CHRIS BOSSE, DIRECTOR LAVA
Jacob Kleinman: What was your inspiration for the Martian Embassy?
Chris Bosse: The goal is to awaken creativity in kids, so the design aims to fire up the engines of imagination. For inspiration we travelled back to some great stories, think of "Moby Dick," H. G. Wells' "Time Machine" and "2001: A Space Odyssey" by Stanley Kubrick.
Our concept for this first diplomatic mission from inner space is a fusion of a whale, a rocket and a time tunnel. The result is an immersive space of oscillating plywood ribs brought to life by red planet light and sound projections.
It's an intergalactic journey from the embassy at the street entrance, to the shop full of red planet traveller essentials, to the classroom. By the time kids reach the writing classes they have forgotten they are in school.

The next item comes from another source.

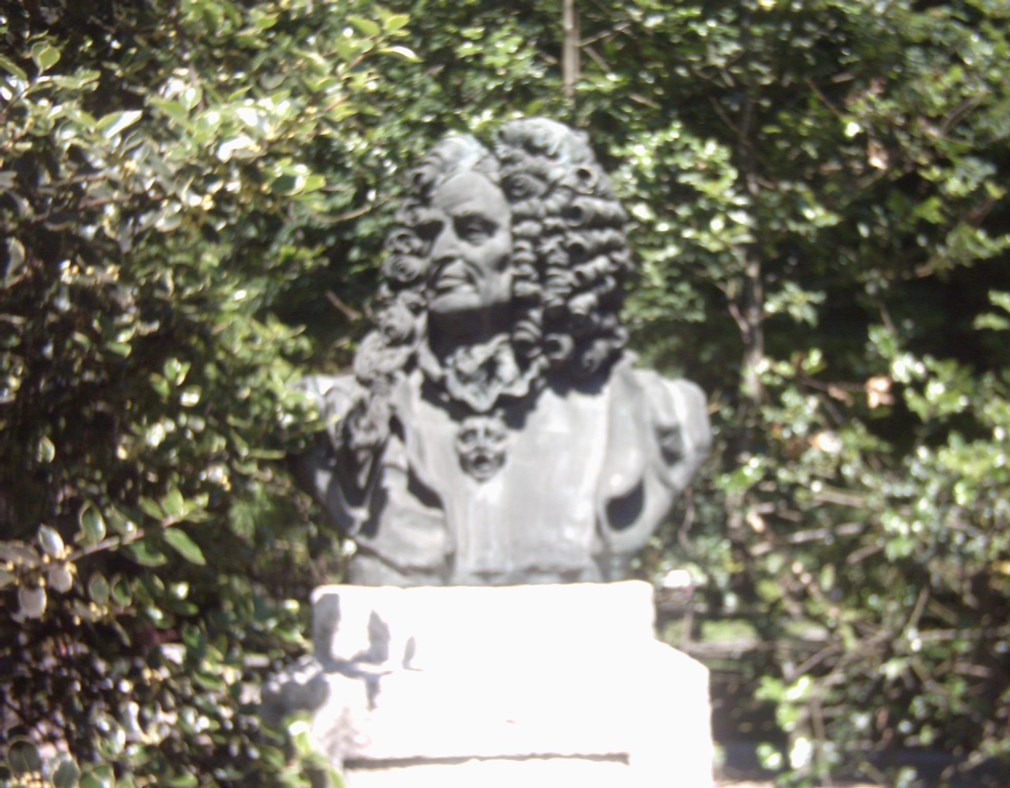 Busto dedicado a Álvaro Navia Osorio y Vigil, tercer Marqués de Santa Cruz de Marcenado, situado en el Parque San Francisco de Oviedo, Asturias.

Using a fluid geometry merging the three program components of embassy, school and shop, a computer model was sliced and 'nested' into buildable components. 1068 pieces of CNC-cut plywood were put together like a giant puzzle. The timber ribs create the space, shelves, seats, benches, storage, counters and displays and continue as strips on the floor. Edged with Martian green, the curvy plywood flows seamlessly so that walls, ceiling and floor become one element. Our architecture is not about decoration, it's about fusing structure, space and architectural expression into one single element.
JK: How does this design represent your style and vision as an architect?

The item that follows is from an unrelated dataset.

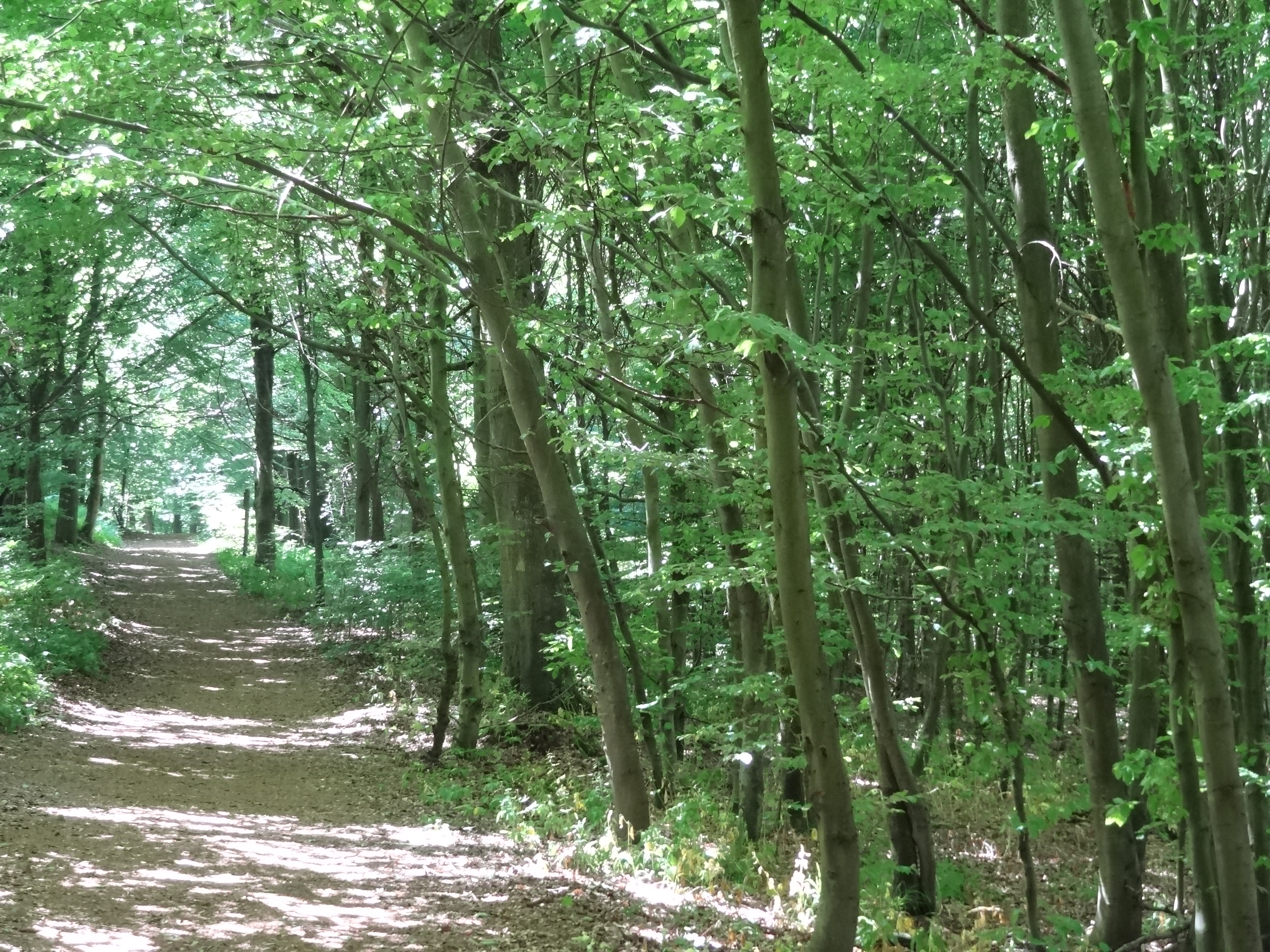 Grünes Meer

CB: Our creative process is "Mankind, Nature and Technology." It's a good example of LAVA's practice of combining digital workflow, nature's structural principles and contemporary digital fabrication technologies with the aim of achieving more architecture with less material, energy, time and cost.
At LAVA we believe nature holds all the answers. The geometries in nature create both efficiency and beauty. Naturally evolving systems can create new building typologies and structures. Computation allows you to simulate this natural behavior. It is often misunderstood as superficial mimicry, but the potential is in understanding the principles behind nature, not only the appearance.
While the embassy is a smaller project we apply similar principles to the design of other projects at a much bigger scale. For us it's not the scale of the project but the opportunity to create inventive solutions. From small innovations we can create something great.
JK: How has the Martian Embassy been received by visitors?
CB: It was opened just a week ago. Cath Keenan, co-founding director, told me that the kids are stopped in their tracks, and stand there trying to work out what it looks like. A whale? A dinosaur? A tunnel? A cave? Then they want to know if the products really do come from Mars. I've loved watching how the children inhabit the space, crawl all over it and experience their own worlds within the Martian embassy.
JK: How did you become interested in architecture and design?
CB: I went to kindergarten opposite German architect Frei Otto's Institute for Lightweight Structures in Stuttgart in the 1970s. I remember it looking like a pirate ship from inside with its huge mast and membrane structure. Otto's form-finding experiments for the Munich Olympic Stadium remain a major influence on my thinking.